Literatura

El verdadero castigo no es morir, es pasar la vida olvidando como vivir

Escrita desde las decepciones laborales

Hoy me vi en un sueño, pero no era yo mismo en la febril lucha diaria por mantenerme a flote, no era yo corriendo tras obligaciones, ni desgastándome en preocupaciones mezquinas, ni siquiera era yo evocando el recuerdo persistente—esa presencia lejana, esa herida que nunca se cierra del todo—, no, en este sueño yo ya había descendido a la tierra fría, había cruzado el velo con la resignación apacible de quien finalmente ha sido liberado de todas las exigencias. Y ahí estaba, muerto, ¿alivio? quizás, ¿desconcierto? también, pero lo más perturbador —y quizás lo más fascinante— fue ver la fecha exacta de mi muerte, grabada con una ironía elegante en un camposanto en Huachipa.

La fecha me miraba con desdén, y entonces me asaltó una pregunta inevitable, ¿qué harían las personas si supiesen cuándo será su último día con vida?, ¿se aferrarían a la desesperación o a la dicha?, ¿se redimirían con actos de amor o de egoísmo?, ¿buscarían perdón, placer, olvido?, ¿abrazarían más o se despedirían antes?, el saber lo cambia todo, porque al ponerle fecha a la eternidad, cada momento adquiere un peso insoportable.

En mi caso, trabajaría menos, por supuesto, dejaría de venerar esa religión moderna llamada productividad, ¿para qué?, ¿para pagar más facturas?, ¿para asegurar un futuro que, ahora lo sé, se reduce a una fecha inscrita en mármol?, ¿para que promuevan al amigo y a uno lo dejen relegado?, me reiría de esos correos electrónicos urgentes y de las reuniones interminables, sería quizá más sarcástico de lo que ya soy, porque nadie escribe en tu epitafio: «Aquí yace alguien que siempre estuvo al día con sus correos y presentaba los mejores indicadores».

Estaría más tiempo con mis hijos, sí, con todos ellos, dejaría de verlos como una extensión de mis responsabilidades y me encargaría de disfrutar la vida con ellos, pasear, conocer lugares juntos, conversar por largo espacio de tiempo, algo que, en esta carrera absurda hacia la nada, rara vez hago, comería más despacio, reiría más fuerte, dormiría sin culpa, y abrazaría, sí, abrazaría mucho más.
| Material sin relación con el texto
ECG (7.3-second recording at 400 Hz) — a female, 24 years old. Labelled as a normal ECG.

Viajaría, dejaría de aplazar esos destinos soñados para un mañana que —ya lo sé— tiene fecha de vencimiento, caminaría por calles desconocidas bajo la lluvia, perderme en ciudades ajenas, pasaría mis fines de semana en la playa, escuchando ese sonido inigualable de las olas, exploraría cada estrella en el cosmos —otra de mis aficiones— y aprendería de memoria los estudios para piano de Liszt y Chopin, respiraría otros aires como si no fuera a tener otra oportunidad, porque de hecho, no la tendré.

Y, claro, me gustaría que estuviese siempre a mi lado, pese a que la vida o yo mismo me encargué de separarnos, pese a que el tiempo hizo su trabajo de erosión, desgastando lo que alguna vez fue nuestro, porque en el fondo, siempre queda esa nostalgia testaruda, ese deseo sin remedio, pero la vida, como una maestra cruel, nos enseñó a renunciar y a dejar partir. ¿La buscaría?, no lo sé, quizás me contentaría con recordarla en silencio, con esa mezcla de ternura y amargura que solo los amores perdidos pueden dejar, o quizás sí, quizás pelearía por lo nuestro con la fuerza desesperada de quien sabe que no hay mañana.
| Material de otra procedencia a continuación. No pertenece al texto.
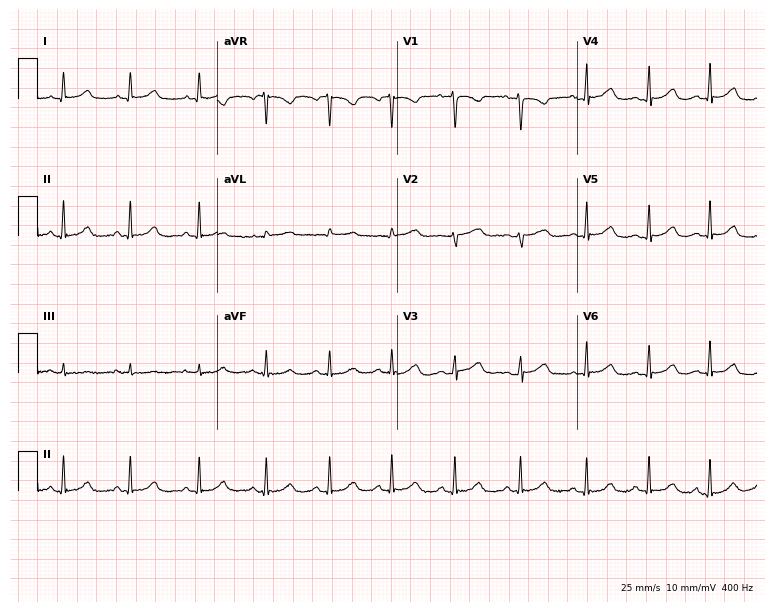
Electrocardiogram, a female patient, 26 years old. Overall reading on record: normal ECG.

Al despertar, el día arrancaba con su acostumbrada prisa, el mundo seguía girando con su indiferencia habitual, y mientras me sumergía en el ruido cotidiano, pensaba que hoy mismo debo seguir en la rutina de mis estudios doctorales, me pregunto por qué esperamos a estar al borde de la eternidad para querer vivir de verdad, tal vez, el verdadero castigo sea este, no el saber cuándo moriremos, sino el haber olvidado cómo vivir. En fin, ahora seguiré trabajando, hay correos urgentes por responder.